How To Protect Your Ubuntu Server From Brute-force Bot Attacks

In my previous article I have explained how to protect the WordPress sites from brute-force bot attacks. In this article, lets see how to protect the Ubuntu servers from brute-force bot attacks.

When our blogs were running in a shared hosting environment, these issues were handled by the hosting company. After we moved to dedicated servers, protecting the servers became our responsibility.

Bot Attacks

Sometime back while I was checking the authentication logs (located at /var/log/auth.log), I noticed that there were more than 54K login attempts for the user “root” and another 42K login attempts with random user names.

The count was bit surprising and the majority of the requests were coming from IP address pointing to China. This bot attacks forced me to look for options to secure the servers. Herewith I am sharing my findings and some basic steps that can help you to keep the bots at bay.

1. Change SSH Port from 22 to something else

Majority of the brute-force bot attacks are targeted towards port 22 and changing the ssh port number from 22 to some other port is the easiest step to stop these bots. To change the port of ssh, edit the file /etc/ssh/sshd_config and change the line “Port 22” to “Port 20202” or any other number.

2. Enable firewall

The next step is to stop all ports other than the ones that are required.

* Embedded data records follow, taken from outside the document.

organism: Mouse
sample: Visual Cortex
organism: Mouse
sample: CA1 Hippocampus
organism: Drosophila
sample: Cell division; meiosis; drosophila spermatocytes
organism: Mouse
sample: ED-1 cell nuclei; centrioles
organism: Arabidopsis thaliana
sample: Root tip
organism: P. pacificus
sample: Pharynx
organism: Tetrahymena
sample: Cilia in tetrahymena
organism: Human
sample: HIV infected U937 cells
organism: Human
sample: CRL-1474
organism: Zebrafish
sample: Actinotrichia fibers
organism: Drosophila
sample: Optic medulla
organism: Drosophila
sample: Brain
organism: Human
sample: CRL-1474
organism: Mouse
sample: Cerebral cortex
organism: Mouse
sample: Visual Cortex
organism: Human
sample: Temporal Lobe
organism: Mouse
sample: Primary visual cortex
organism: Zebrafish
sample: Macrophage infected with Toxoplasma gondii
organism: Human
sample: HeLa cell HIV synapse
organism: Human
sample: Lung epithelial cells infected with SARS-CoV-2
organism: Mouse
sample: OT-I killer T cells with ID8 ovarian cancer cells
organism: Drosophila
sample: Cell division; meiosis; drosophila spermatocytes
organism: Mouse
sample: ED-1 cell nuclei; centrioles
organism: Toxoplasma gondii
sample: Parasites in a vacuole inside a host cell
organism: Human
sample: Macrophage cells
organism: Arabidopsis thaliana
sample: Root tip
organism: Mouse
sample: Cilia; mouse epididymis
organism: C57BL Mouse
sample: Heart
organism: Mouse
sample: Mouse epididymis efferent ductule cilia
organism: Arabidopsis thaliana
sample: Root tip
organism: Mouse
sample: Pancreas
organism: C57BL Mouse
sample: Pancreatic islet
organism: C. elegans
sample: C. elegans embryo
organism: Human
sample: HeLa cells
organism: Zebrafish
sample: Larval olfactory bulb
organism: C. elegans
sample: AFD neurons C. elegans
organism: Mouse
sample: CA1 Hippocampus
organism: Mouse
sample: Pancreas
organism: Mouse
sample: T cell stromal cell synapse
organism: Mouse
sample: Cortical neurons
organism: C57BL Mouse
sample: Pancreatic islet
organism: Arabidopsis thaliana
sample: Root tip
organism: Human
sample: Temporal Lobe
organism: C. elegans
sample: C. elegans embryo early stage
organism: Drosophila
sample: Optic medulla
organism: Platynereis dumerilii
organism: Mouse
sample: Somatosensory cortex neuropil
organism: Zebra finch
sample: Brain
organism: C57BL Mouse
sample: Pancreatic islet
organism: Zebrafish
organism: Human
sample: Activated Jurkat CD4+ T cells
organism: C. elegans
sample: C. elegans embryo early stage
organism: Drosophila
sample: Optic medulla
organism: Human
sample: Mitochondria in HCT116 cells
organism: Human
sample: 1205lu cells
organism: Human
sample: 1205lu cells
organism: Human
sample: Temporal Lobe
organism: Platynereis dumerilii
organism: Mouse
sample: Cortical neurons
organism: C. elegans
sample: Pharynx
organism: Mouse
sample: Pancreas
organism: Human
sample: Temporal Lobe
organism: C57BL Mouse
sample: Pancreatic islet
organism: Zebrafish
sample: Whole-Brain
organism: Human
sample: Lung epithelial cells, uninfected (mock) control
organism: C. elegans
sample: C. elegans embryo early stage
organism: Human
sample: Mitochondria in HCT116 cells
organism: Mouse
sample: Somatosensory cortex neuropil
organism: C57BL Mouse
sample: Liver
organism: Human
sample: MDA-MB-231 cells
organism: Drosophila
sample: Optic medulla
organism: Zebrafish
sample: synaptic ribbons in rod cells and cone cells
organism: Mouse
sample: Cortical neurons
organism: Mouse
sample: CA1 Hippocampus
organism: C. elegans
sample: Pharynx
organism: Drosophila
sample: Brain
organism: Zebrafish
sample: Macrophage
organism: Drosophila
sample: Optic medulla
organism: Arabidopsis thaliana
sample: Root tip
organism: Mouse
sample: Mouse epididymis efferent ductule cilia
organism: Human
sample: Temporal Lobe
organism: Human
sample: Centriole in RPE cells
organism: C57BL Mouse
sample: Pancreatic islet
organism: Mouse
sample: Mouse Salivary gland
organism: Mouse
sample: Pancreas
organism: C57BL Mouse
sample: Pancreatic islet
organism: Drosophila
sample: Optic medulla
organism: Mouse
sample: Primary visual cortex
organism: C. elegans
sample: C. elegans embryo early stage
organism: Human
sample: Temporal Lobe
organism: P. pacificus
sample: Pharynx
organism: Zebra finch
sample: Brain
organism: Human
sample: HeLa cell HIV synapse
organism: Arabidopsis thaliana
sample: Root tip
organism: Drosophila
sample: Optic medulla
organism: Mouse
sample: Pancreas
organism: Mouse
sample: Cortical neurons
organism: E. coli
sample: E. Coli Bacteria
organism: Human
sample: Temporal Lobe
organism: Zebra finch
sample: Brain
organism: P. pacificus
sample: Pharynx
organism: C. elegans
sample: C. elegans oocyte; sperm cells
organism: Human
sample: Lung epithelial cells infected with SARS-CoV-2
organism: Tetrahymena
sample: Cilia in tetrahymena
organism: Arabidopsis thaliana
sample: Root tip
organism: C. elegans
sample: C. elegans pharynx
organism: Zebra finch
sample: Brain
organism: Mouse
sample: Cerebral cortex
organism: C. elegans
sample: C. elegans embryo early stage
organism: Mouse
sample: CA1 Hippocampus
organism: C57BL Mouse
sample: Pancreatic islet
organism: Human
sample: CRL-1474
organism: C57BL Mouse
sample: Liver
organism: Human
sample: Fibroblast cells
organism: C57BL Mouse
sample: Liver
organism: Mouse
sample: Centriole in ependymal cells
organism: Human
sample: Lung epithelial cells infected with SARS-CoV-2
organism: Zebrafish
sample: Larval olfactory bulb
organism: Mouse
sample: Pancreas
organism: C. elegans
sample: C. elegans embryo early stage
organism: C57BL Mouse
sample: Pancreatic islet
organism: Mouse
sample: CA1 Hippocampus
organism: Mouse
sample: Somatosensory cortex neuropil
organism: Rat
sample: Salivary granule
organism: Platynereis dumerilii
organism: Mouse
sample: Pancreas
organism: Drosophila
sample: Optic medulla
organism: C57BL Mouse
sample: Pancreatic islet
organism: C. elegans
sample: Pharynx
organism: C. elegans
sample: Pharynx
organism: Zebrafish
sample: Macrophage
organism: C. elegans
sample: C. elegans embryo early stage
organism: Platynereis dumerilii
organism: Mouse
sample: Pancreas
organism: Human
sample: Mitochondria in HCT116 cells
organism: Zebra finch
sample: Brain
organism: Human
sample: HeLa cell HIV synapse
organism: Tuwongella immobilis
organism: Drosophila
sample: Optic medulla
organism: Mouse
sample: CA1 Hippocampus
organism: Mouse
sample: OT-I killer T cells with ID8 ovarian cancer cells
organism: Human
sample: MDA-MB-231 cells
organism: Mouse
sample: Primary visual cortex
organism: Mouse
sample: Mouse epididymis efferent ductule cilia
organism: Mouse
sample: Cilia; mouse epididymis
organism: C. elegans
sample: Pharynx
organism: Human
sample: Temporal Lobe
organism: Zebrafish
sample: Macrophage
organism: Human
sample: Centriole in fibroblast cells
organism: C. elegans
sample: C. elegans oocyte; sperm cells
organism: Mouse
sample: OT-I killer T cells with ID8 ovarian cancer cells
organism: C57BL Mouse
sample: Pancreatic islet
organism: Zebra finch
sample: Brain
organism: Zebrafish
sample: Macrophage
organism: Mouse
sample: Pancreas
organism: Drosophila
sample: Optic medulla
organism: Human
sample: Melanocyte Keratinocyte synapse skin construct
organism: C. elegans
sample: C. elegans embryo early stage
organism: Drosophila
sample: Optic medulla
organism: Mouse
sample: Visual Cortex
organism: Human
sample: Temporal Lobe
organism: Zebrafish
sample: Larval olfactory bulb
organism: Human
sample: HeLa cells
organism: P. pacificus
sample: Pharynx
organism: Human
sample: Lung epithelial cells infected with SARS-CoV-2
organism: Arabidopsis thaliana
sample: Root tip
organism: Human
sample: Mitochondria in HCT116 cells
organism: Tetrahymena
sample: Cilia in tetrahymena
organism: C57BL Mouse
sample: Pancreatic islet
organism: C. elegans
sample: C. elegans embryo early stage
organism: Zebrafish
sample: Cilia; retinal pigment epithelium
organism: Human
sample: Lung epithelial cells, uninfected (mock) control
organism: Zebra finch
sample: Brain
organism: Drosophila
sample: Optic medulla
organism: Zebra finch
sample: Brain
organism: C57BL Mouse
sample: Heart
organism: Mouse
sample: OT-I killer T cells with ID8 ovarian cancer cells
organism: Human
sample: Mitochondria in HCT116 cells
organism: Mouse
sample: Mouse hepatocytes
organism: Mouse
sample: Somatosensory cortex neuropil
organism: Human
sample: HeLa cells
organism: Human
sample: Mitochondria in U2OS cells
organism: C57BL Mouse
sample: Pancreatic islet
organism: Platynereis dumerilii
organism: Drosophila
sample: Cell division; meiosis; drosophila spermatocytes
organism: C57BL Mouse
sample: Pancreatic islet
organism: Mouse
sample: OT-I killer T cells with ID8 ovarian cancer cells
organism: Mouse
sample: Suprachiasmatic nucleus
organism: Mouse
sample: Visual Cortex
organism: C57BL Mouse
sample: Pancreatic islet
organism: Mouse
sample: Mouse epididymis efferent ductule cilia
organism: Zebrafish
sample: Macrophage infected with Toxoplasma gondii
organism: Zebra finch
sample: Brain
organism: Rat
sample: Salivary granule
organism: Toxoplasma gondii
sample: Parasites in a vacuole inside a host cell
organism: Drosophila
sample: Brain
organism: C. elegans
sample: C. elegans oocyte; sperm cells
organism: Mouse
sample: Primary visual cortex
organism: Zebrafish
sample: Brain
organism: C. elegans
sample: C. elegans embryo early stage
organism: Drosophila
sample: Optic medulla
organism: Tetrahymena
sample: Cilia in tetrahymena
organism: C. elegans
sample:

In most scenarios the bellow steps would be more than enough for any web application.

sudo -i # Switch to elevated privilege. Add sudo to every line, if you are not executing this line
apt install ufw # Install firewall, if you haven't installed it yet
ufw default deny incoming # Block all incoming request. 
ufw default allow outgoing # Allow all outgoing. This is required for curl, wget etc
ufw allow 22 # Default ssh port. Change the port number if have you have changed ssh port based on previous step
ufw allow http # For port 80
ufw allow https # For port 443
ufw enable # To enable firewall 
exit # To switch back to original context.

2. Disable password login for root

Before disabling password based authentication for “root” account, you have to ensure that you have other alternative options to login into the server else you would be locked out of your own server. First step is to enable ssh key based authentication for root account.

Refer my earlier article here for more details on how to enable ssh key based authentication. Although that article is for SUSE, it works for all linux variants.

Make the bellow changes to the file /etc/ssh/sshd_config to disable “root” account from accessing the server with password
1. Change PermitRootLogin yes to PermitRootLogin without-password
2. Change UsePAM no to UsePAM yes
3. Change ChallengeResponseAuthentication yes to ChallengeResponseAuthentication no

3. User alternate account with sudo permission

Instead of using the root account for login into the system, you can also completely block “root” account from logging in by creating a new user account and assign sudo privileges to that user by changing the configuration to PermitRootLogin no in the file /etc/ssh/sshd_config.

To create a new user named “thor”, follow the bellow steps.

adduser thor # Create new user with id thor. Follow the steps and provide the password for this user. 
usedmod -aG sudo thor # Add the user thor to sudo group

Log out from the system and try login with the new account that you have created to ensure that you were able to login with the new account or login with ssh key for “root” account.

4. Keep your server and packages up-to date

This is one thing people often tend to forget or they don’t take it seriously. Ensure that you upgrade the Ubuntu Server and update the packages periodically by executing the bellow command to protect your servers from security threats and vulnerabilities.

sudo apt-get update
sudo apt-get upgrade

To upgrade Ubuntu, execute the command sudo do-release-upgrade. This would take more time to complete depending upon your network connection and machine configuration.